Recently, through working with the US Army Chaplain Corps -and with assistance from the Executive Director of the US Army Chaplain Museum at Ft. Jackson, SC- I have conclusively identified the Base Chaplain at RAAF in July of 1947 as Reverend Elijiah H. Hankerson. Rev. Elijah Hankerson was a Black man and a National Baptist. Hankerson began his military career in 1944 and passed in 1990. However, I have located and contacted his daughter- Esther.
Elijah and his wife Annie lived off-base at 601 E. Summit in Roswell. Though Hankerson is mentioned in the RAAF Yearbook, he is not pictured.
Esther Hankerson recounts how, when she was a child, she remembers her father having been "called out at all hours" to act as a "first responder" to air accidents. He did tell her about these events and it left an impression on young Esther. Esther herself became a "first responder" and became certified in administering pre-hospital care for medical emergencies! She laments though that he, and mother Annie, never mentioned Roswell. She says that "he would have to have been involved. Given what he did on other bases when I was growing up, it would have been his job -his duty- to respond to the Roswell crash. Why didn't he tell us he was at Roswell?"
Asked if there is anything that he ever said during his life that would possibly indicate his knowledge of the Roswell incident, Esther thought about it and replied, "Yes, there is. Towards the end of his life in 1990, before he became entirely unable to speak, he said some things over and over that made no sense at the time. But they do now."
Asked what it was that her father said that she found unusual, Esther replied: "There were a few things that he kept repeating as he drifted in an out. My father kept saying over and over "I'm just a Man. But in my Father's house there are many mansions." When she asked him "what do you mean?" he replied to her, "Dear, knowing too much is not always a good thing." This was something she did not understand at all. Her father had a PhD and was also a Doctor of Divinity.
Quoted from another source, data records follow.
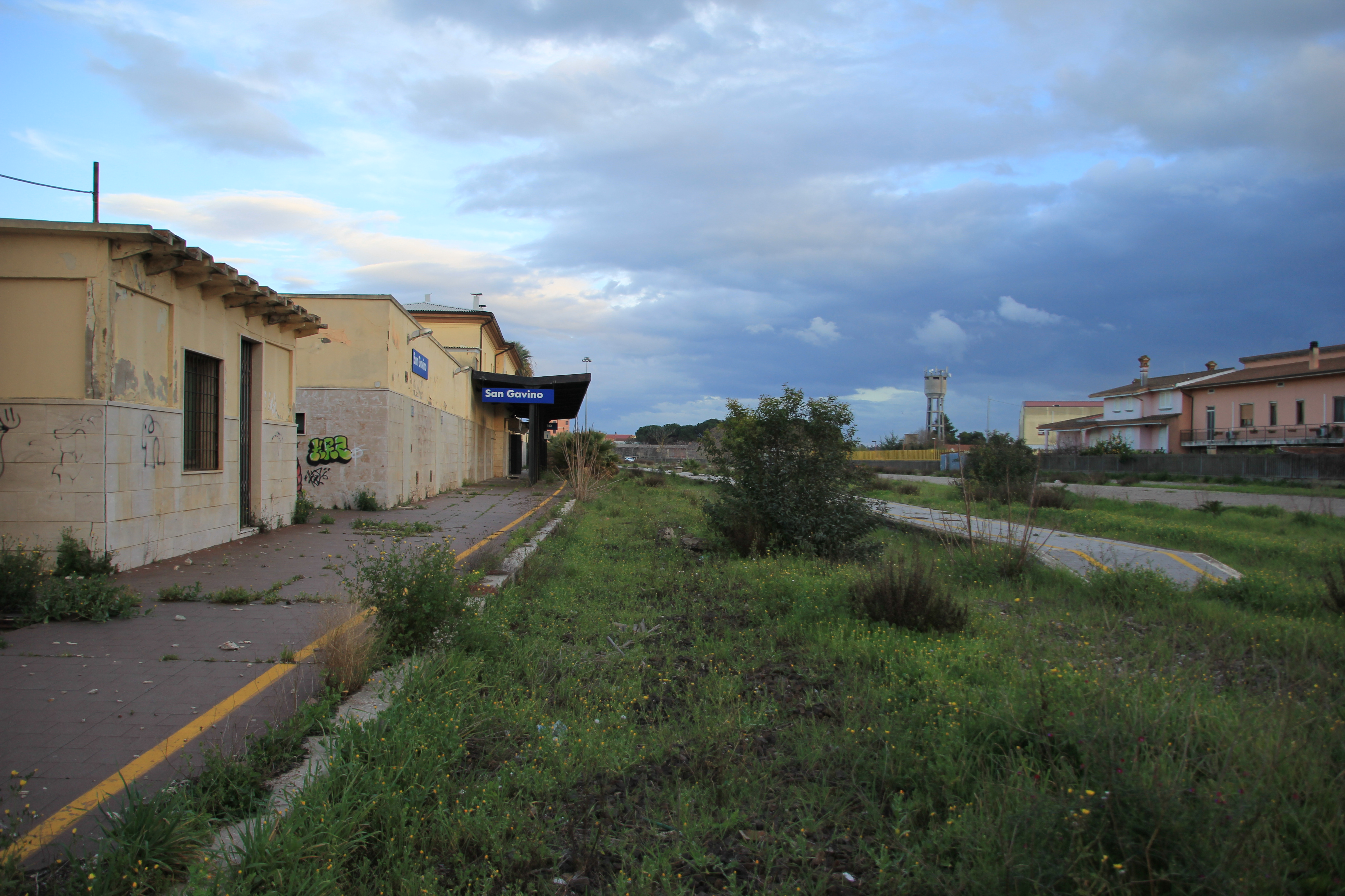 San Gavino Monreale - Stazione ferroviaria del 1871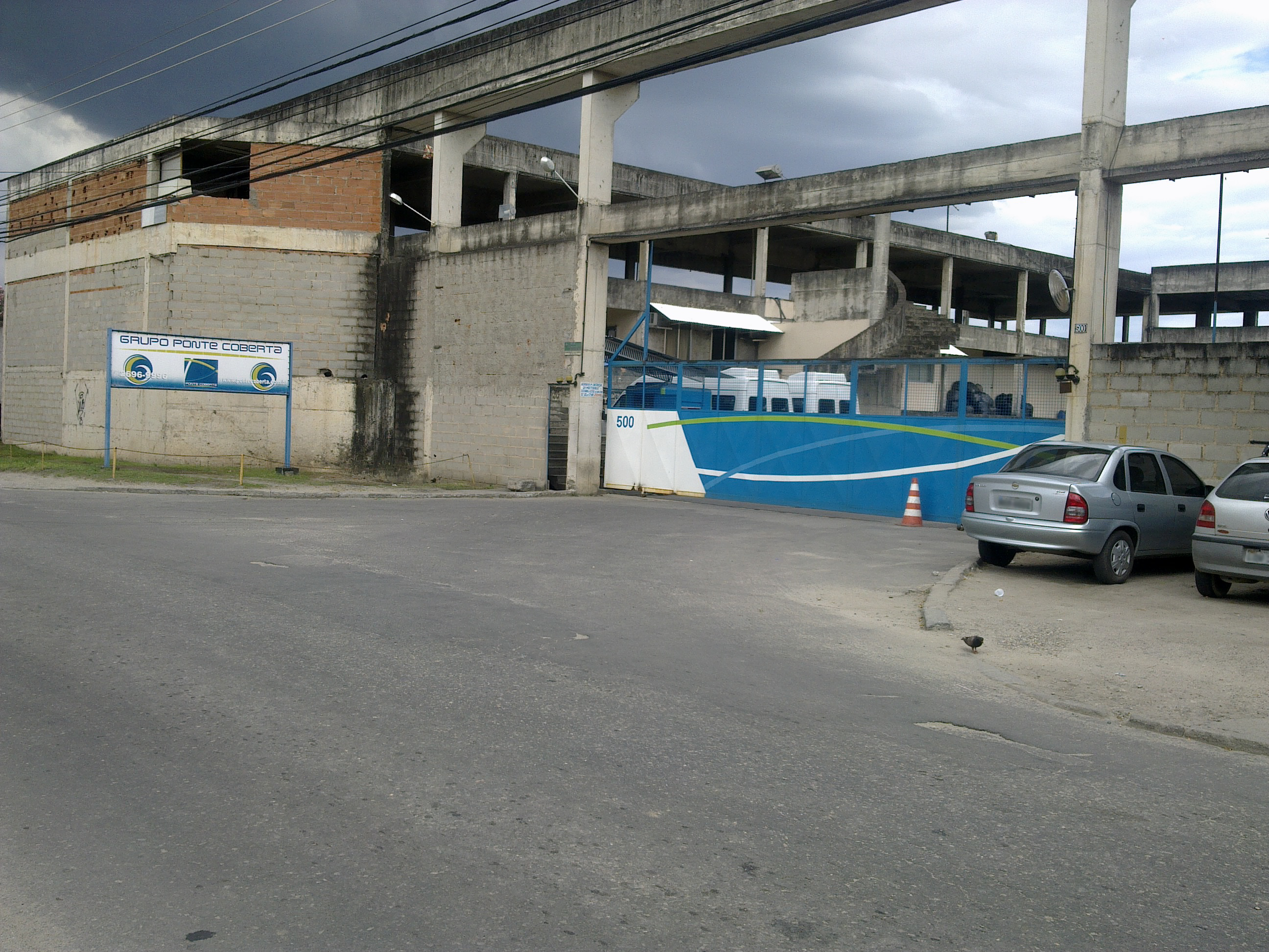 Garagem do Grupo Ponte Coberta no Cosmorama no Município de Mesquita-RJ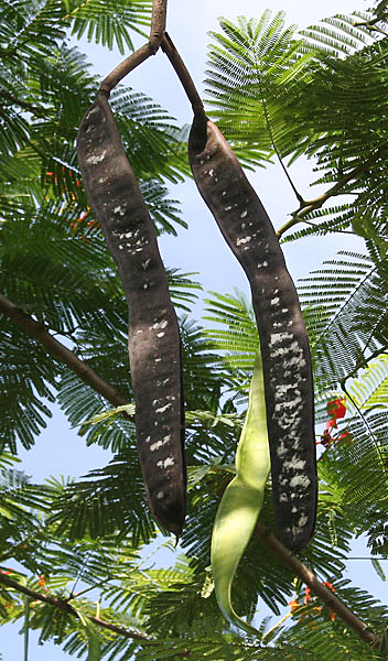 Gulmohur Delonix regia in Kolkata, West Bengal, India.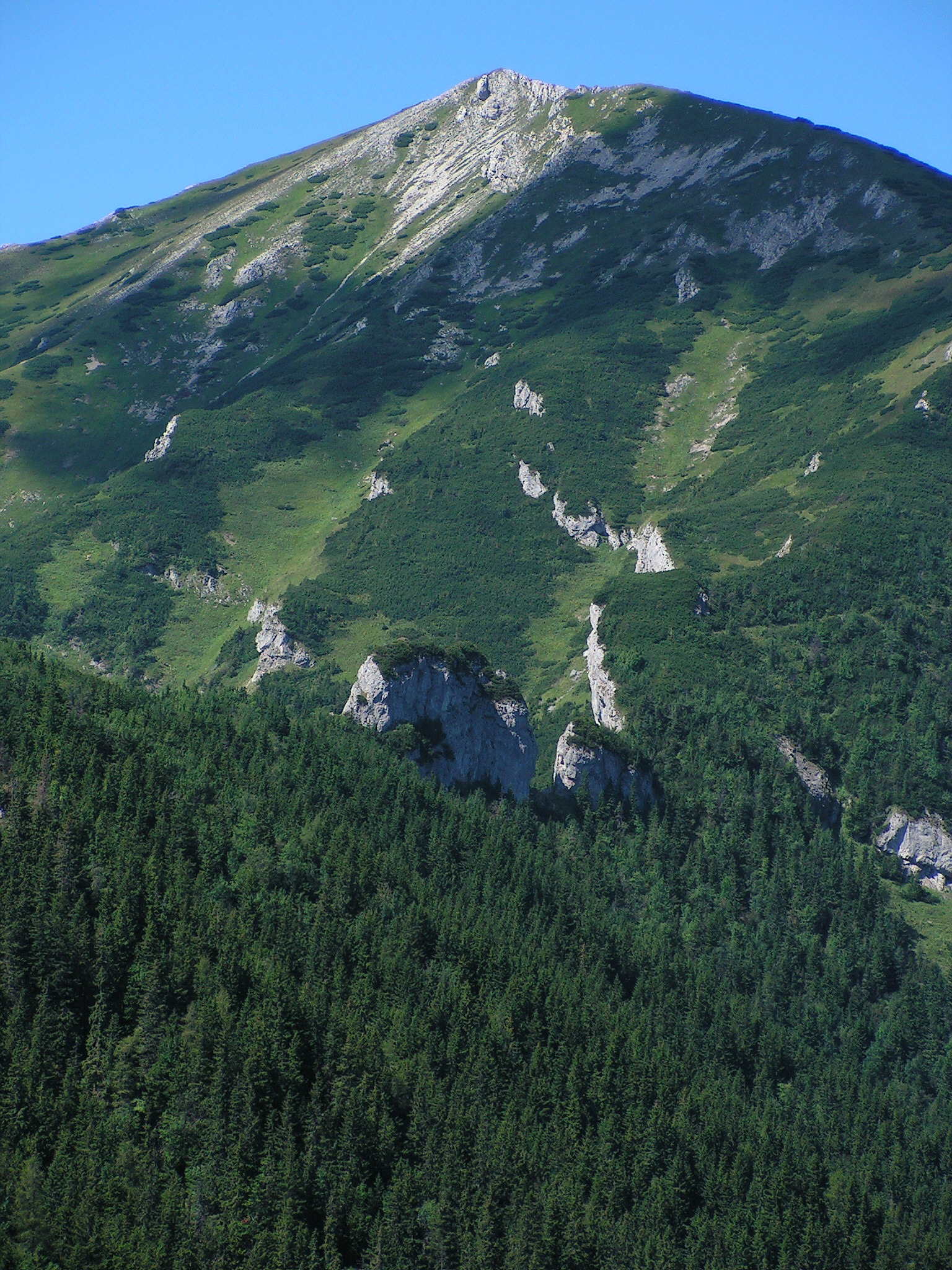 Bujaczy Wierch i Skalne Wrota z Fajksowej Czuby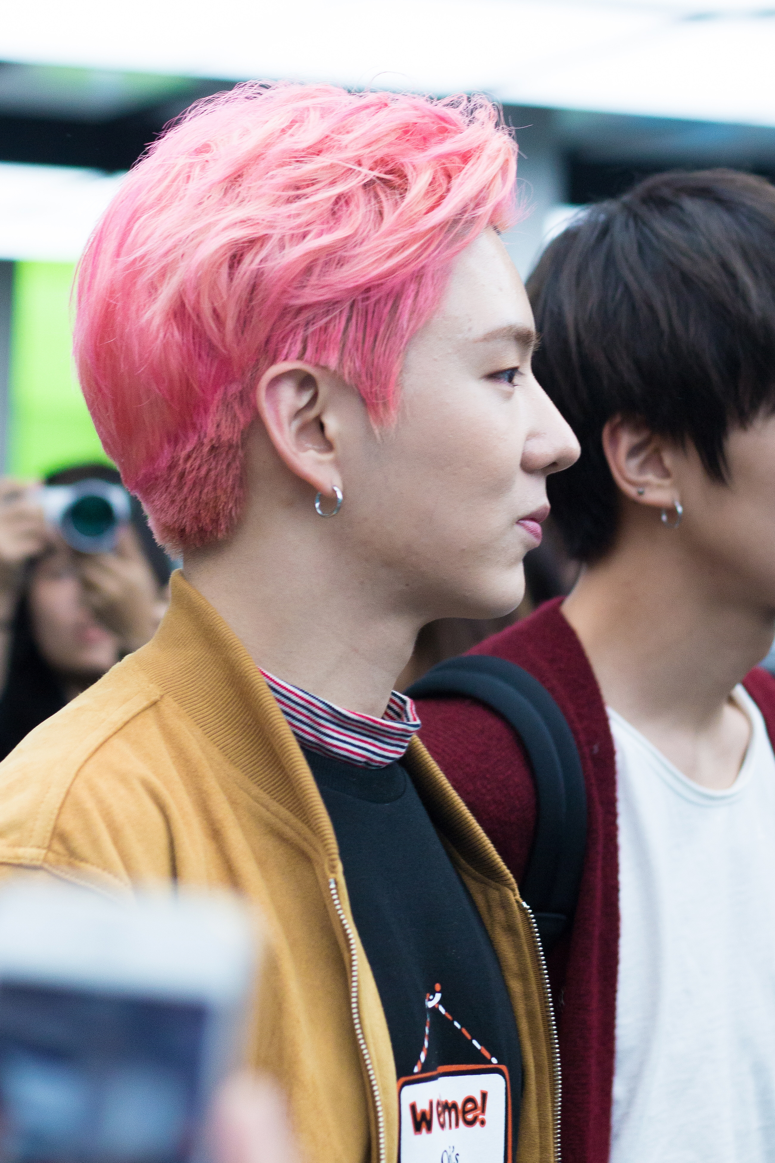 20161027 몬스타엑스 김포공항 입국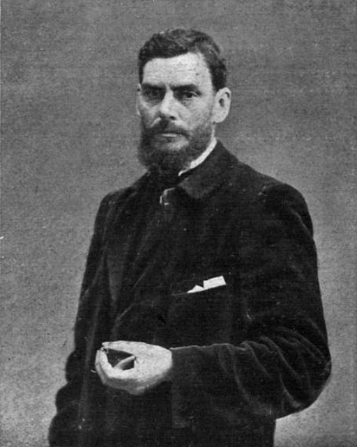 Fotografía de Joseph Llimona, obra de Pablo Audouard.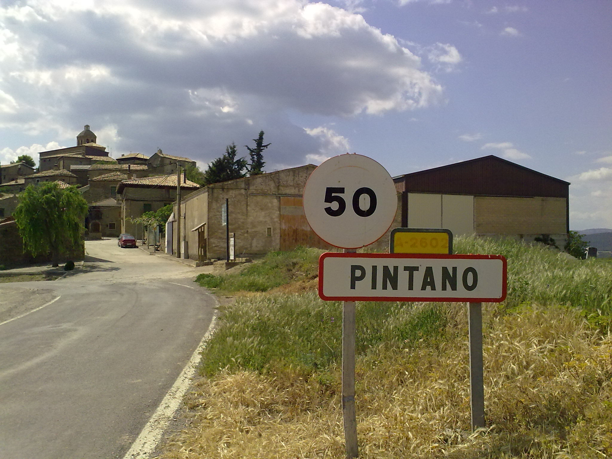 Pintano le 23 mai 2010.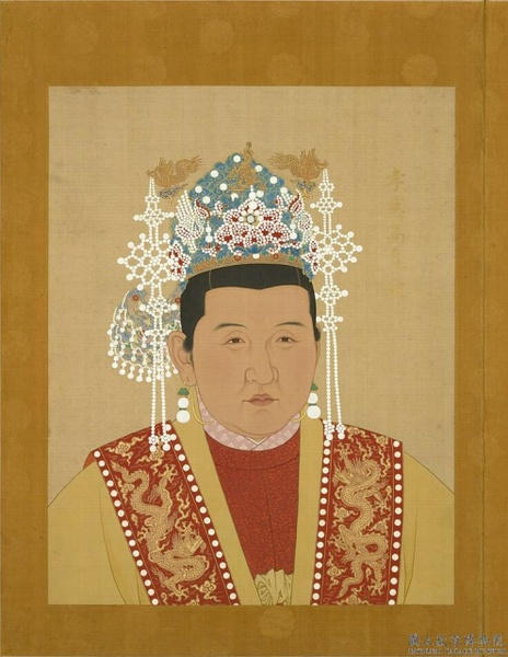 中文（中国大陆）: 作者已经去世超过200年，作品已经进入公有领域。

She said that her father kept on referring to "the Universe and man's place in it. He kept on repeating to us, "I'm just a Man, but the Universe, oh the Universe..."
She never knew what to make of these statements, they made no sense- until now. Clearly upset by the implications, Esther said, "Oh dear God, I'm realizing that he was trying to say something to us without saying. My father kept his oath till the end!"